What's the best you can do hosting an LLM locally for under $X dollars. Let's say $5000. Is there a reference guide online for this? Is there a straight answer or does it depend? I've looked at Nvidia spark and high end professional GPUs but they all seem to have serious drawbacks.

exe34

I think it's possible, but the current trend is that by the time you can run x level at home, they have 10-100x in the frontier models, so if you can run today's Claude.ai at home, then software engineering as a career is already over.

pstuart

My poorly informed hope is that that we can have mixture of experts with highly tuned models on areas of focus. If I'm coding in language Foo, I only care about a model that understands Foo and its ecosystem. I imagine that should be self-hostable now.

szundi

[dead]

null

[deleted]

dorongrinstein

You guys do an awesome job.
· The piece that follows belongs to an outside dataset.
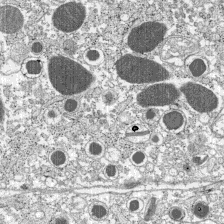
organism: C57BL Mouse
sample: Pancreatic islet

I noticed the outage today and felt bad for your Sunday. If you guys need help with unbreakable compute, please reach out to https://controlplane.com

we let you run compute across any cloud so if a region/cloud experiences an issue, users are served on surviving regions/clouds/on-prem.

Cheers, Doron

sebastiennight

In the Claude.ai chat, this was announced to me as

    "You have reached the messages quota for your account. It will reset in 2 hours, or you can upgrade now"
Either I have perfect timing for reaching my quota limits, or some product monetization manager deserves a raise.

manquer

More likely that error handling is not well implemented - i.e Either backend is not throwing the equivalent of 429/402 errors or the gateway is not handling the errors well and returns this message even though a 429 is being thrown.

frankdenbow

i ran into the same thing, i thought it was just timing

michelsedgh

If they shut down opus 4.5 I'll cry

agumonkey

i already heard people ask for more api credits embarassed like drug addics

XCSme

Just a few more credits and it will finally fix that bug without introducing new ones, exactly how I asked

baobabKoodaa

I can stop any time I want, and in fact I am going to stop. Just one more (bug)fix.

teaearlgraycold

I think we’re all very happy with the pricing on it.

tcdent

I use it as much as my brain can handle and I never exceed my Max plan quota.

AnotherGoodName

Just a warning for those not on the max plan; if you pay by the token or have the lower tier plans you can easily blow through $100s or cap your plan in under an hour. The rates for paying by the token are insane and the scaling from pro to max is also pretty crazy.

They made pro have many times more value than paying per token and then they made max again have 25x more tokens than pro on the $200 plan.

It’s a bit like being offered rice at $1 per grain (pay per token) or a tiny bag of rice for $20 (pro) or a truck load for $200. That’s the pricing structure right now.

So while i agree you can’t easily exceed the quota on the big plans it’s a little crazy how they’ve tiered pricing. I hope no one out there’s paying per token!

michelsedgh

Exactly I feel like my brain burns out after a few days. Like Im the limit already (yet im the maximizer also) its a very weird feeling

m_ke

Was it just me or did Opus start producing incredibly long responses before the crash. I was asking basic questions and it wouldn't stop trying to spit out full codebases worth of unrelated code. For some very simple questions about database schemas it ended up compacting twice on a 3 message conversation.

6r17

It seems resolved now (per the status-page) - i experienced a moment where the agent got stuck in the same error loop just to pop the result this time. Makes me wonder if there has been some kind of rule applied in order to automatically detect such failure occurring again - quiet inspiring work

termos

https://canivibe.ai/

So we can maybe vibe, depending what service we use.

giancarlostoro

Nice website, embeds poorly on Discord and other chat apps sadly.

iLoveOncall

Wow 89% availability is a joke

bonesss

Vibedetector

ares623

We need a service that rates vibe coding capabilities. A "vibe rater".

jcims

Anyone know if Claude via Amazon bedrock was impacted?

AFAIK it shouldn’t have been.

abigail95

it's monday morning i'm going back to bed

Tom1380

Australia?

abigail95

yes and for political reasons i'm also taking the day off, this is just another excuse.